L’unica cosa da fare allora è allenarsi sempre di più, fino a svuotarsi di tutte le forze, per cercare di convincere l’allenatore che si sbaglia. L’unica persona con cui Petrovic riesce a sfogarsi oltre ai familiari è il suo compagno di nazionale Vlade Divac, anch’egli scelgo da una franchigia americana, i Los Angeles Lakers. Nel 90 la nazionale jugoslava, guidata dai due giovani campioni, in una delle ultime competizioni giocate sotto la bandiera unica prima della guerra stravince i mondiali di Argentina, con Drazen che segna 31 punti in faccia agli Stati Uniti di Alonzo Mourning e Kenny Anderson in semifinale. Al termine della finale vinta con l’Urss il conflitto jugoslavo arrivò anche sul parquet: Divac strappò dalla mano di un tifoso una bandiera Croata, buttandola a terra. Da quel momento Petrovic non gli rivolse più la parola, e mentre la guerra incombeva una solida amicizia si spezzava definitivamente.

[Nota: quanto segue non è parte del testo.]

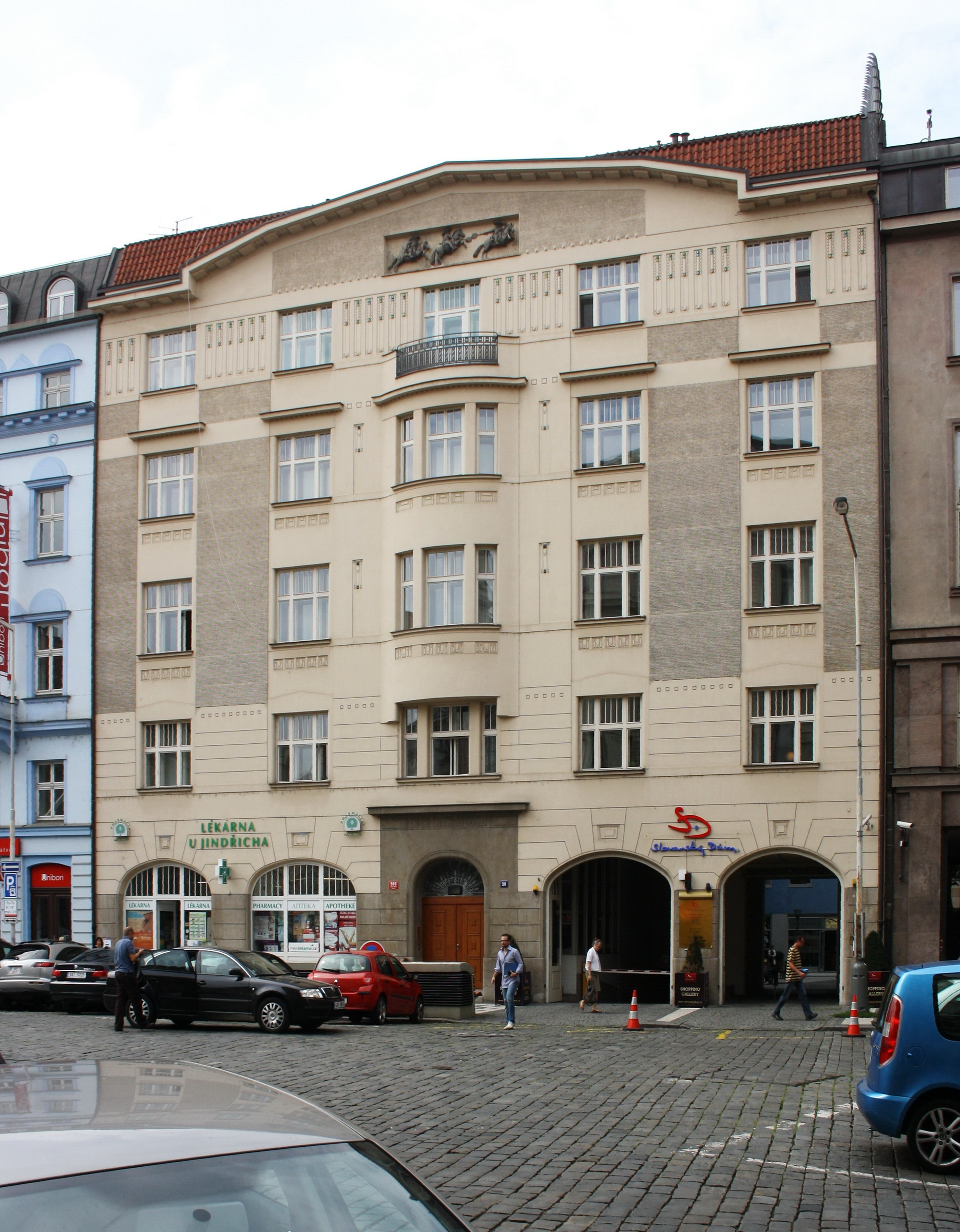 Východní průčelí. Dum U tří jezdců, raha-Nové Město, Senovážné náměstí 869/28.

Di ritorno in America trova un’altra brutta sorpresa: in squadra è arrivato anche Danny Ainge, talentuoso giocatore che va ad infoltire il reparto guardie di Portland. In quel momento il ragazzo di Sebenico decise di cambiare aria e venne mandato ai New Jersey Nets, la peggior squadra della lega, dove però inizia il grande riscatto. Il suo modo maniacale di allenarsi, anche nelle palestre degli alberghi in cui risiedeva durante le trasferte, lo porta a migliorare nella fase difensiva (il punto debole, per sua stessa ammissione) e convince un allenatore importante come BIll Fitch ad accordargli fiducia incondizionata.

Ora tutti iniziano a scoprire chi è davvero Drazen Petrovic. Nella stagione 91/92 chiude con 20 punti di media a partita e la squadra finisce addirittura ai playoff. Poi c’è la parentesi olimpica, forse il vanto più grande della carriera. La sua Croazia finisce seconda, battuta solo da una squadra chiamata “Dream Team”. Nella stagione successiva, forte dello status raggiunto, gioca a livelli celestiali. Un episodio in particolare parla per lui: il giorno prima di una gara con gli Houston Rockets, il suo avversario Vernon Maxwell dichiara alla stampa che non esiste un europeo che possa batterlo. Il giorno dopo in campo riceve il telegramma cestistico di Petrovic: 44 punti.

Finisce ancora una volta fuori al primo turno, poi vola in Europa per una serie di amichevoli con la nazionale. Dopo una partita con la Polonia accadde ciò che nessuno avrebbe voluto. La macchina guidata dalla sua fidanzata Krystina sbatte contro un camion di traverso, Drazen dormiva e non si accorse di nulla. Il vuoto lasciato nel mondo della palla a spicchi è incolmabile, i suoi compagni di nazionale sono sconvolti, svuotati nell’anima.

Oggi è sepolto nel cimitero di Miragoi, a Zagabria. Nonostante la sua assenza abbia pesato tanto, il solco scavato nel periodo americano è stato decisivo per l’affermazione dei giocatori stranieri negli Usa. Ogni ragazzo cinese, italiano o di qualsiasi altro paese del mondo che si allena duramente col sogno di giocare in Nba deve tanto a Drazen Petrovic, l’europeo che col suo personale spartito ha suonato una musica nuova sul parquet, una musica universale, capace di avvicinare le due sponde dell’oceano come mai prima di allora.